Major oilfield services provider Halliburton Company (HAL) reported slightly better-than-anticipated fourth quarter 2011 results, which were helped by the strength and sustainability of the all-important North American onshore activity levels (to which the company is heavily leveraged through its market-share-leading pressure-pumping business).

Earnings per share, excluding special items, came in at $1.00, beating the Zacks Consensus Estimate of 99 cents and comfortably ahead of the year-ago adjusted profit of 68 cents.

Revenues of $7.1 billion were 36.9% greater than that achieved during the fourth quarter of 2010 and also surpassed the Zacks Consensus Estimate of $6.8 billion, as sales increased across the company’s business units.

During the quarter, North America accounted for approximately 58% of Halliburton’s total revenues and 71% of its operating income.

For its fiscal year ended December 31, 2011, Halliburton reported income from continuing operations (excluding non-operating items) of $3.36 per share, above the Zacks Consensus Estimate of $3.34 and significantly outpacing the 2010 adjusted earnings of $2.06 per share. Revenues of $24.8 billion were 38.2% above the year ago period and also managed to beat the Zacks Consensus Estimate of $24.6 billion.

Segmental Performance

Completion & Production: Revenues for Halliburton’s Completion and Production segment were up 7.5% sequentially and 45.0% year over year to $4.3 billion, mainly reflecting strength in production enhancement, cementing and completion operations.

Segment operating income was $1.1 billion, a 1.8% sequential increase and up 58.0% from the year-earlier level.

Operating income in North America increased significantly – by $422 million – year over year, buoyed by higher domestic land and offshore activity. But sequentially, North American profitability was down 2.1% due to the effects of normal seasonality, price rises, logistical challenges, and recent purchases.

Internationally, operating income was up $39 million from the third quarter of 2011 on account of improved stimulation work in Mexico and Algeria, higher cementing activity in Mexico, Colombia and Angola, better vessel utilization in the North Sea, enhanced activity levels in Iraq, as well as increased demand for production enhancement services in Australia.

However, ex-U.S. profit was $23 million lower than that of the fourth quarter 2010. The reduction over the year-earlier quarter was due to unrest in North Africa and fierce price competition.

Drilling & Evaluation: Revenues from Halliburton’s Drilling and Evaluation business were 8.4% above third quarter levels and improved by a healthy 25.8% year over year to $2.7 billion, propelled by higher sales in all regions.

The segment’s operating income rose 30.1% from the September quarter and 35.6% from the year-ago period to $480 million.

Operating income in North America was $178 million during the quarter, an increase of $3 million from the previous quarter and up $64 million from the fourth quarter of 2010 on strong overall drilling activity.

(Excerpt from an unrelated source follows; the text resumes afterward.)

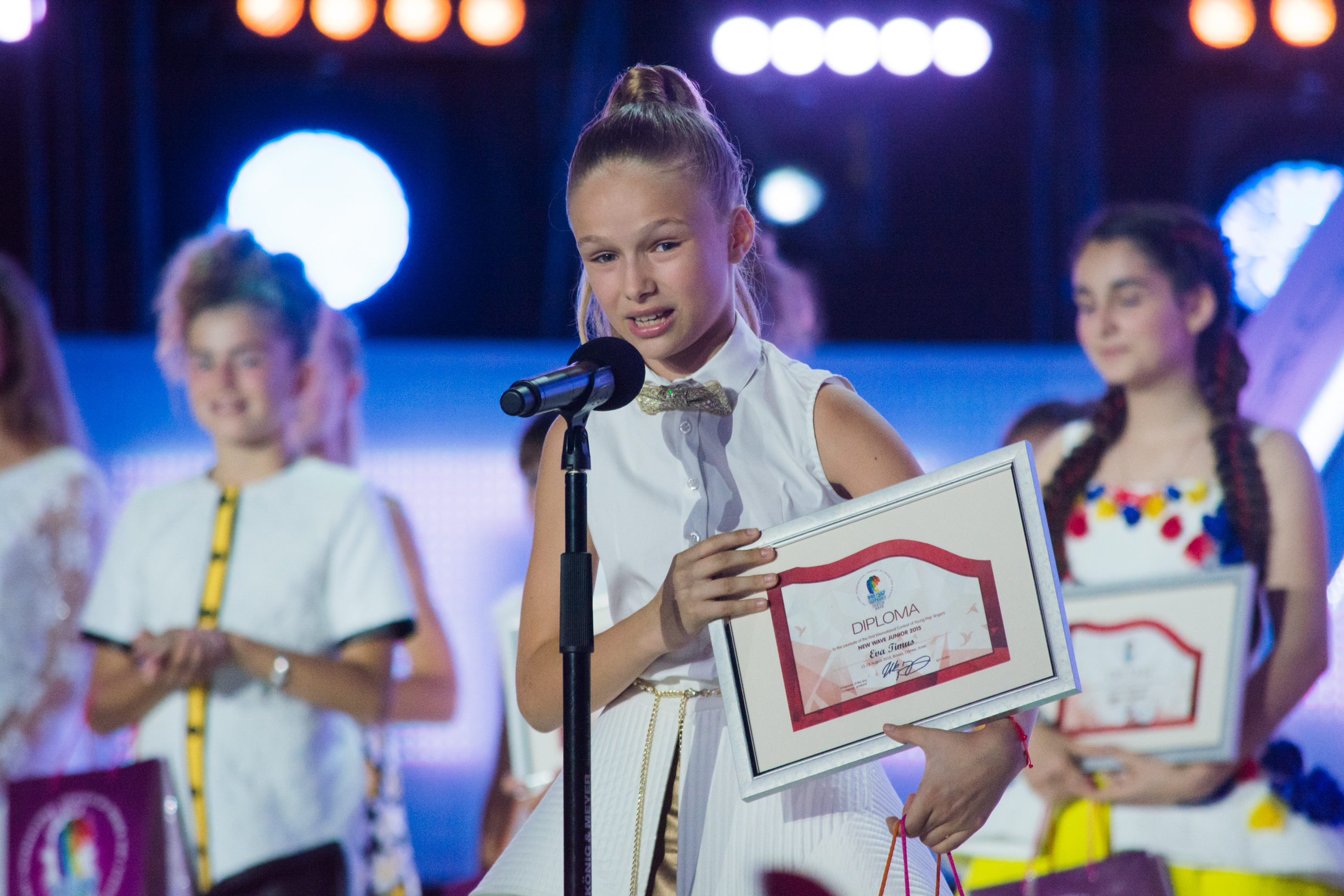 Ева Тимуш на Детской Новой волне 2015

International operating income increased $108 million sequentially and $62 million year over year. The rise over the periods reflects higher activity in Mexico and Iraq, enhanced demand for testing and subsea work in Brazil, increased demand for drilling services in the North Sea and Angola, and improvements from direct sales in Asia.

Balance Sheet

Halliburton’s capital expenditure in the fourth quarter was $789 million, bringing the full-year spending to $3.0 billion. As of December 31, 2011, the company had approximately $2.7 billion in cash and $4.8 billion in long-term debt, representing a debt-to-capitalization ratio of 26.7%.

Outlook

Halliburton management pointed out that fourth quarter profitability was driven by strong demand for its services in North America, together with gradual recovery in the international markets.

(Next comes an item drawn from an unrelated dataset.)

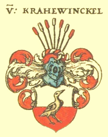 Wappen der Meißner Adelsfamilie Krahwinkel

The world's second-largest oilfield services company after Schlumberger Ltd. (SLB) believes that despite the Eastern Hemisphere hiccups – characterized by the political instability in North Africa, delays in Iraq and the cutthroat price competition – the long-term prospects for the business remain robust.

Going forward, Halliburton anticipates benefiting from bullish near-term U.S. land drilling trends, where activity is being driven by horizontal drilling and liquids-rich plays. Additionally, the company expects that Eastern Hemisphere margins will come back to the mid- to high-teens range at the end of 2012, as Halliburton improves its foothold on new projects while increasing sales at a higher rate than rig count growth.

We expect these trends to result in a strong operating environment leading to continued delivery of positive earnings surprises.

Our Recommendation

Halliburton shares currently retain a Zacks #3 Rank, which translates into a short-term Hold rating. Longer-term, we are maintaining our Neutral recommendation on the stock.